Watching him, and mostly, watching his utterly idiotic best friend Maggie (the true star of the show, in my opinion), the latter who possesses a natural charm of getting what she almost wants at the beginning of the show and then screwing it up royally by putting her foot in her clueless mouth. Each time she manages to make me cringe into a ball of crumped limbs yet giggle non-stop until my lungs get pissed at me and starts hacking out the most annoying kinds of coughs (the kind when you start hacking and your brain literally hurts).
Plus, the guest stars (Robert DeNiro, Samuel L. Jackson, Kate Winslet, Orlando Bloom, Ben Stiller, hell, even Harry Potter)?
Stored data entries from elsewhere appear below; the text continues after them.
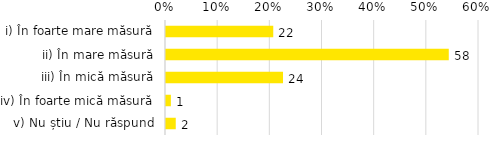
| Category | Total |
|---|---|
| i) În foarte mare măsură | 0.206 |
| ii) În mare măsură | 0.542 |
| iii) În mică măsură | 0.224 |
| iv) În foarte mică măsură | 0.009 |
| v) Nu știu / Nu răspund | 0.019 |
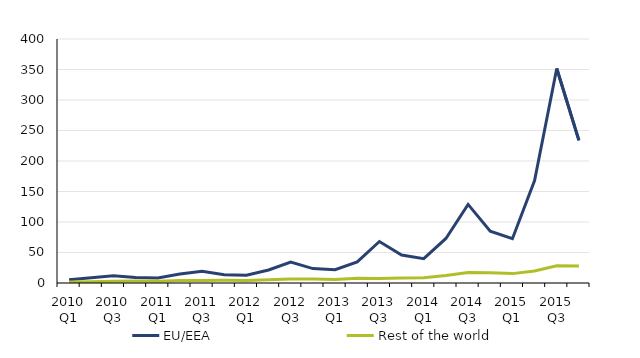
| Category | EU/EEA | Rest of the world |
|---|---|---|
| 2010 Q1 | 5.277 | 1.501 |
| 2010 Q2 | 8.7 | 2.034 |
| 2010 Q3 | 12.005 | 2.825 |
| 2010 Q4 | 8.857 | 3.207 |
| 2011 Q1 | 8.354 | 3.02 |
| 2011 Q2 | 14.612 | 3.918 |
| 2011 Q3 | 19.162 | 3.895 |
| 2011 Q4 | 13.635 | 4.366 |
| 2012 Q1 | 12.588 | 4.086 |
| 2012 Q2 | 21.3 | 5.134 |
| 2012 Q3 | 34.327 | 6.403 |
| 2012 Q4 | 23.663 | 6.488 |
| 2013 Q1 | 21.88 | 5.777 |
| 2013 Q2 | 34.532 | 7.657 |
| 2013 Q3 | 68.012 | 7.409 |
| 2013 Q4 | 45.829 | 8.147 |
| 2014 Q1 | 39.851 | 8.548 |
| 2014 Q2 | 73.005 | 12.315 |
| 2014 Q3 | 128.849 | 17.039 |
| 2014 Q4 | 85.07 | 16.834 |
| 2015 Q1 | 72.621 | 15.382 |
| 2015 Q2 | 168.039 | 19.807 |
| 2015 Q3 | 351.689 | 28.28 |
| 2015 Q4 | 233.804 | 27.83 |
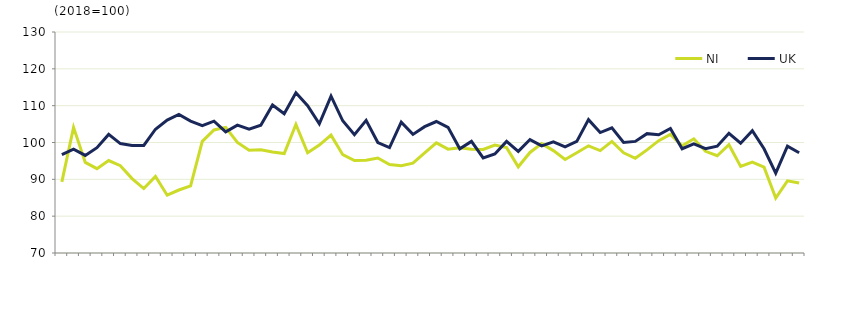
| Category | NI  | UK  |
|---|---|---|
|  | 89.3 | 96.7 |
| Q2 2005 | 104.1 | 98.2 |
|  | 94.6 | 96.5 |
| Q4 2005 | 92.9 | 98.6 |
|  | 95.1 | 102.2 |
| Q2 2006 | 93.7 | 99.7 |
|  | 90.2 | 99.2 |
| Q4 2006 | 87.5 | 99.2 |
|  | 90.8 | 103.6 |
| Q2 2007 | 85.7 | 106.1 |
|  | 87.1 | 107.6 |
| Q4 2007 | 88.2 | 105.8 |
|  | 100.3 | 104.6 |
| Q2 2008 | 103.4 | 105.8 |
|  | 104.1 | 102.9 |
| Q4 2008 | 100 | 104.7 |
|  | 97.9 | 103.6 |
| Q2 2009 | 98 | 104.7 |
|  | 97.4 | 110.2 |
| Q4 2009 | 97 | 107.8 |
|  | 104.9 | 113.5 |
| Q2 2010 | 97.2 | 110 |
|  | 99.3 | 105.1 |
| Q4 2010 | 102 | 112.6 |
|  | 96.7 | 105.9 |
| Q2 2011 | 95.1 | 102.1 |
|  | 95.2 | 106 |
| Q4 2011 | 95.8 | 100 |
|  | 94 | 98.6 |
| Q2 2012 | 93.7 | 105.5 |
|  | 94.4 | 102.2 |
| Q4 2012 | 97.2 | 104.3 |
|  | 99.9 | 105.7 |
| Q2 2013 | 98.2 | 104.1 |
|  | 98.6 | 98.3 |
| Q4 2013 | 98.2 | 100.3 |
|  | 98.1 | 95.8 |
| Q2 2014 | 99.3 | 96.9 |
|  | 98.6 | 100.3 |
| Q4 2014 | 93.4 | 97.6 |
|  | 97.3 | 100.8 |
| Q2 2015 | 99.7 | 99.1 |
|  | 97.8 | 100.2 |
| Q4 2015 | 95.4 | 98.8 |
|  | 97.2 | 100.3 |
| Q2 2016 | 99.1 | 106.2 |
|  | 97.8 | 102.7 |
| Q4 2016 | 100.3 | 104 |
|  | 97.2 | 100 |
| Q2 2017 | 95.7 | 100.3 |
|  | 98 | 102.4 |
| Q4 2017 | 100.5 | 102.1 |
|  | 102.2 | 103.8 |
| Q2 2018 | 99.1 | 98.3 |
|  | 101 | 99.6 |
| Q4 2018 | 97.6 | 98.3 |
|  | 96.4 | 99 |
| Q2 2019 | 99.4 | 102.5 |
|  | 93.5 | 99.8 |
| Q4 2019 | 94.7 | 103.2 |
|  | 93.3 | 98.3 |
| Q2 2020 | 84.9 | 91.7 |
|  | 89.6 | 99 |
| Q4 2020 | 89 | 97.2 |
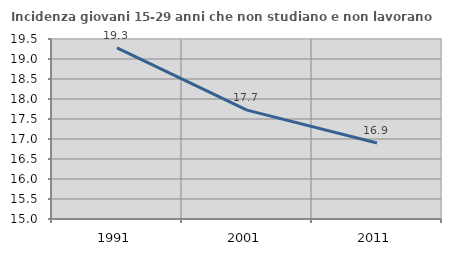
| Category | Incidenza giovani 15-29 anni che non studiano e non lavorano  |
|---|---|
| 1991.0 | 19.277 |
| 2001.0 | 17.722 |
| 2011.0 | 16.901 |
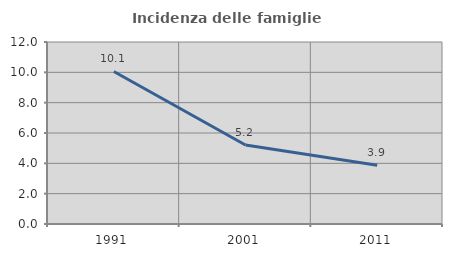
| Category | Incidenza delle famiglie numerose |
|---|---|
| 1991.0 | 10.056 |
| 2001.0 | 5.21 |
| 2011.0 | 3.876 |
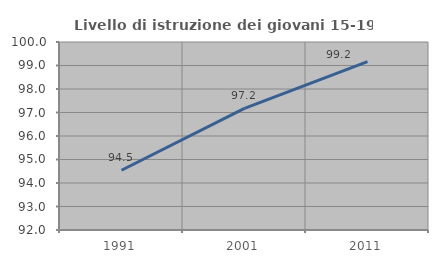
| Category | Livello di istruzione dei giovani 15-19 anni |
|---|---|
| 1991.0 | 94.544 |
| 2001.0 | 97.174 |
| 2011.0 | 99.167 |
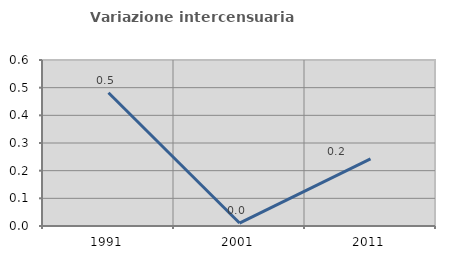
| Category | Variazione intercensuaria annua |
|---|---|
| 1991.0 | 0.482 |
| 2001.0 | 0.011 |
| 2011.0 | 0.242 |
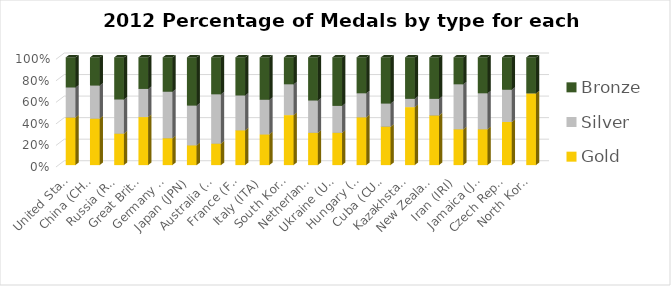
| Category | Gold | Silver | Bronze |
|---|---|---|---|
|  United States | 46 | 29 | 29 |
|  China (CHN) | 38 | 27 | 23 |
|  Russia (RUS) | 24 | 26 | 32 |
|  Great Britain (GBR) | 29 | 17 | 19 |
|  Germany (GER) | 11 | 19 | 14 |
|  Japan (JPN) | 7 | 14 | 17 |
|  Australia (AUS) | 7 | 16 | 12 |
|  France (FRA) | 11 | 11 | 12 |
|  Italy (ITA) | 8 | 9 | 11 |
|  South Korea (KOR) | 13 | 8 | 7 |
|  Netherlands (NED) | 6 | 6 | 8 |
|  Ukraine (UKR) | 6 | 5 | 9 |
|  Hungary (HUN) | 8 | 4 | 6 |
|  Cuba (CUB) | 5 | 3 | 6 |
|  Kazakhstan (KAZ) | 7 | 1 | 5 |
|  New Zealand (NZL) | 6 | 2 | 5 |
|  Iran (IRI) | 4 | 5 | 3 |
|  Jamaica (JAM) | 4 | 4 | 4 |
|  Czech Republic (CZE) | 4 | 3 | 3 |
|  North Korea (PRK) | 4 | 0 | 2 |
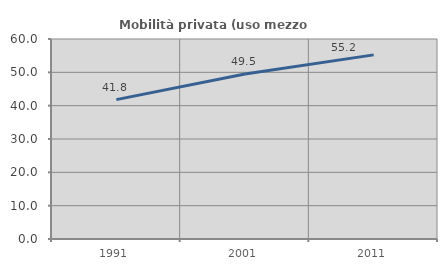
| Category | Mobilità privata (uso mezzo privato) |
|---|---|
| 1991.0 | 41.821 |
| 2001.0 | 49.472 |
| 2011.0 | 55.241 |
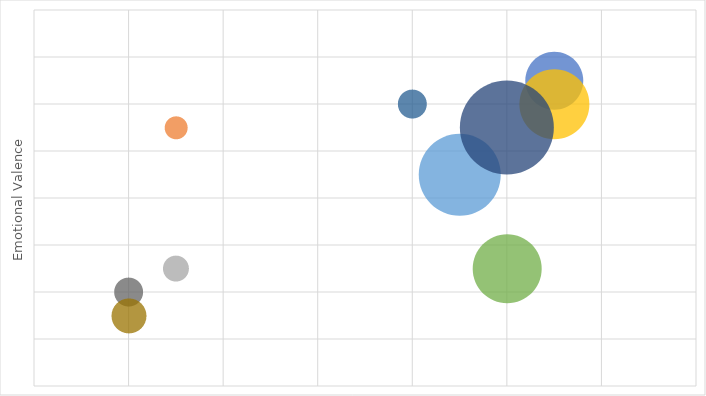
| Category | Arousal |
|---|---|
| 5.0 | 5 |
| -3.0 | 3 |
| -3.0 | -3 |
| 5.0 | 4 |
| 3.0 | 1 |
| 4.0 | -3 |
| 4.0 | 3 |
| 0.0 | 0 |
| -4.0 | -4 |
| -4.0 | -5 |
| 2.0 | 4 |

Rock.
Big, massive thanks to the Hazel for introducing me to this big cheer-upper.
Another good sideline in ignoring the fact that your lungs are wheezing for air (and henceforth successfully blocking the issue that maybe, just maybe, quitting smoking might stop all this asthma crap) is the book Emma has insisted on my reading: The Moor's Last Sigh by Salman Rushdie. An excellent, plus profoundly, plus hilariously good read.
Oh, I do get by with a little help from my friends.